本申请公开了一种视频处理方法、系统、移动终端、服务器及存储介质,该视频处理方法应用于客户端,该方法包括:接收服务器发送的第一编码图像帧;判断是否接收到图像丰富指令;若接收到图像丰富指令,则将随机噪声加入第一编码图像帧中,生成第二编码图像帧;其中,第一编码图像帧为浮点型数据,第一编码图像帧与第二编码图像帧之间的差值在预设范围以内。通过上述方式,本申请能够将浮点型数据解码为图像,实现图像的安全传输,并能够对解码出来的图像进行丰富。

Description

一种视频处理方法、系统、移动终端、服务器及存储介质 【技术领域】
本申请涉及图像处理领域,具体涉及一种视频处理方法、系统、移动终端、服务器及存储介质。
【背景技术】
数字图像压缩编码是一种非常重要的技术,对数字图像的传输和存储有着非常重要的意义。传统的图像编码算法是基于像素值的编码,无论是变换编码、预测编码还是其它编码算法均是在像素值的基础上进行压缩,虽然压缩程度逐渐升高,压缩效果越来越好,但基于像素值的编码很难把图像或视频的体积压缩到极小;而且对于传统图像编码算法来说,安全问题也不容忽视,传统图像编码算法需要开发各种保密机制,以保证图像编码后传输的安全性。
【发明内容】
本申请主要解决的问题是提供一种视频处理方法、系统、移动终端、服务器及存储介质,能够将浮点型数据解码为图像,实现图像的安全传输,并能够对解码出来的图像进行丰富。
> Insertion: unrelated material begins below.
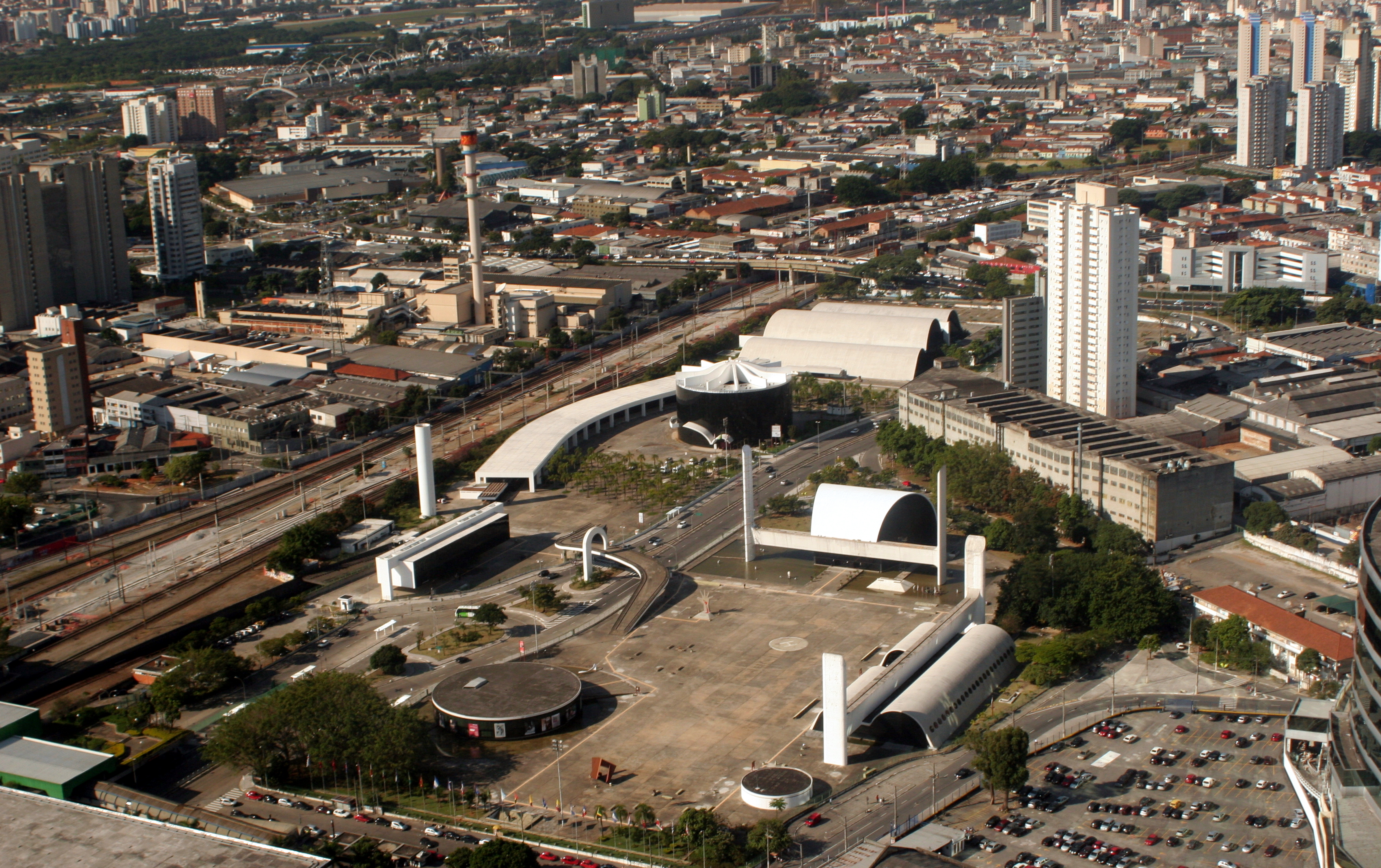 Memorial da América Latina em São Paulo, Brasil
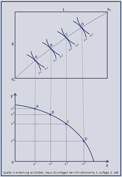 Herleitung der Transformationskurve / Edgeworth-Box

为解决上述技术问题,本申请采用的技术方案是提供一种视频处理方法,该视频处理方法应用于客户端,该方法包括:接收服务器发送的第一编码图像帧;判断是否接收到图像丰富指令;若接收到图像丰富指令,则将随机噪声加入第一编码图像帧中,生成第二编码图像帧;其中,第一编码图像帧为浮点型数据,第一编码图像帧与第二编码图像帧之间的差值在预设范围以内。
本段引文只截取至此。